SOURCE MATERIAL

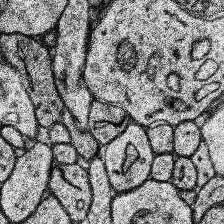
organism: Human
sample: Temporal Lobe
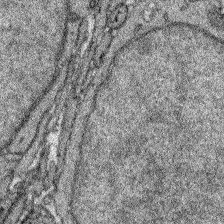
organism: Zebrafish
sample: Larval olfactory bulb
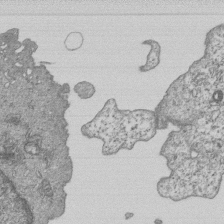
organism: Human
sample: MDA-MB-231 cells
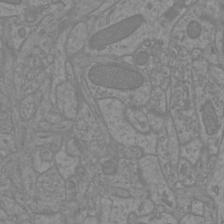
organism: Mouse
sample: Cortical neurons
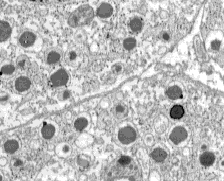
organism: C57BL Mouse
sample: Pancreatic islet
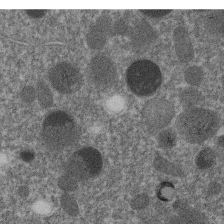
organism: C. elegans
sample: C. elegans embryo early stage
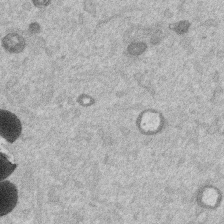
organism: Mouse
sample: Dividing mouse embryo 1 cell stage
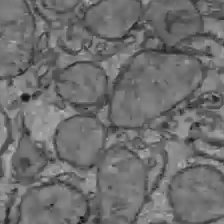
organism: C57BL Mouse
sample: Liver
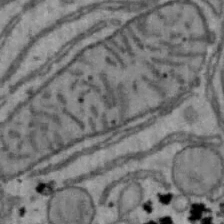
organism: Mouse
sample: Liver
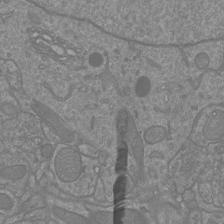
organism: Mouse
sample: Cortical neurons
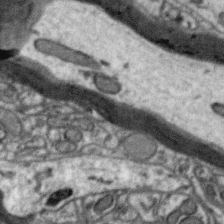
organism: Zebra finch
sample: Brain
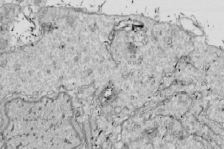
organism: Drosophila
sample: Cell division; meiosis; drosophila spermatocytes
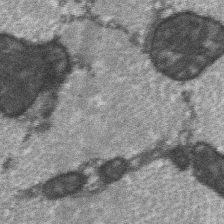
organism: C57BL Mouse
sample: Soleus
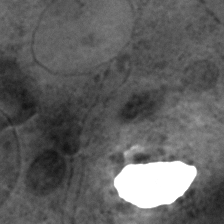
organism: C. elegans
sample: C. elegans embryo
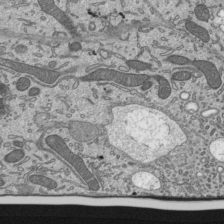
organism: Mouse
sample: Mouse epididymis efferent ductule cilia
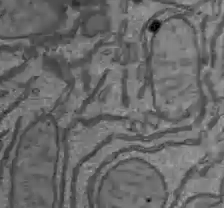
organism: C57BL Mouse
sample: Liver

ASSIGNMENT
Output the full material exactly as given, without its pictures.

RESPONSE BELOW
organism: Human
sample: Temporal Lobe
organism: Zebrafish
sample: Larval olfactory bulb
organism: Human
sample: MDA-MB-231 cells
organism: Mouse
sample: Cortical neurons
organism: C57BL Mouse
sample: Pancreatic islet
organism: C. elegans
sample: C. elegans embryo early stage
organism: Mouse
sample: Dividing mouse embryo 1 cell stage
organism: C57BL Mouse
sample: Liver
organism: Mouse
sample: Liver
organism: Mouse
sample: Cortical neurons
organism: Zebra finch
sample: Brain
organism: Drosophila
sample: Cell division; meiosis; drosophila spermatocytes
organism: C57BL Mouse
sample: Soleus
organism: C. elegans
sample: C. elegans embryo
organism: Mouse
sample: Mouse epididymis efferent ductule cilia
organism: C57BL Mouse
sample: Liver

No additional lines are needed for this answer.